ARTICLE X.

Observations on the Uses of the Dorsal Vessel, or on the Influence which the Heart exercises in the Organization of articulated Animals, and on the Changes which that Organization experiences when the Heart or the Organ of Circulation ceases to exist. By M. Marcel de Serres.

(Continued from p. 199.)

THIS last series of researches being finished, it remained to determine the cause of the contractions and dilatations of the dorsal vessel, and of what importance that vessel was to the general economy of insects. These contractions and dilatations might depend on various causes, or only upon the peculiar structure of that organ; though it was difficult to adopt such an opinion, because the absence of vascular vessels announced that the humour contained in it did not circulate. To determine the point I began by examining what influence the muscles which surround the dorsal vessel might have upon its contractions.

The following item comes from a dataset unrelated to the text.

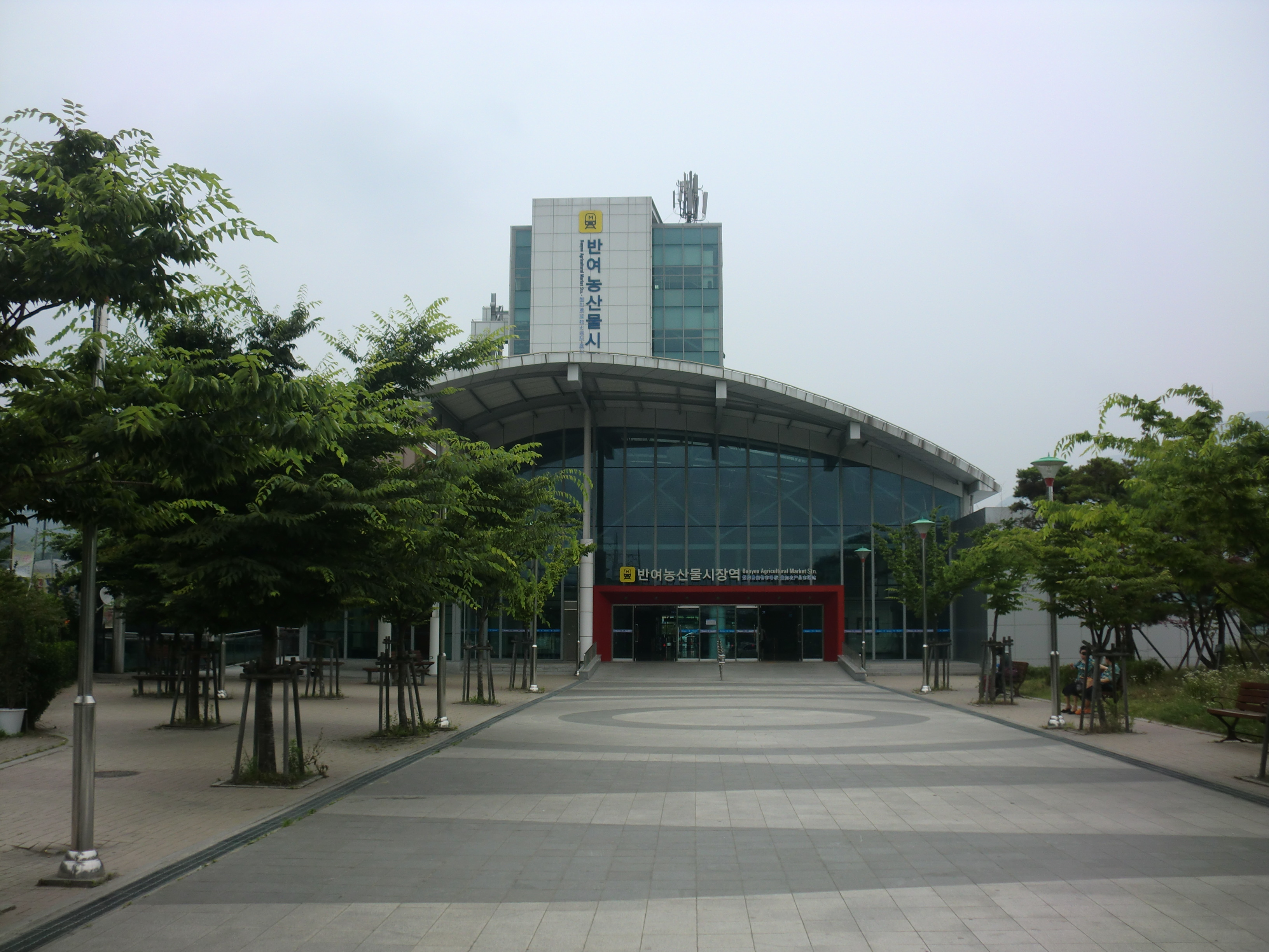 부산도시철도4호선 반여농산물시장역

The mole cricket, being a very lively insect, was chiefly employed by me in these researches. The dorsal vessel being brought in view, I removed the abdominal muscles (and the adipose membranes of necessity) in the middle part of the abdomen, while I left the dorsal muscles quite entire in the upper and lower part of the abdomen. This being done, I remarked that the dorsal vessel always contracted in those parts where the muscles had not been removed, and these contractions were the less lively the nearer they came to the muscles that had been removed. However, by degrees, some contractions took place in the parts of the dorsal vessel from which the muscles had been removed; but they were always weak, and seemed to proceed from portions in which the muscles still existed.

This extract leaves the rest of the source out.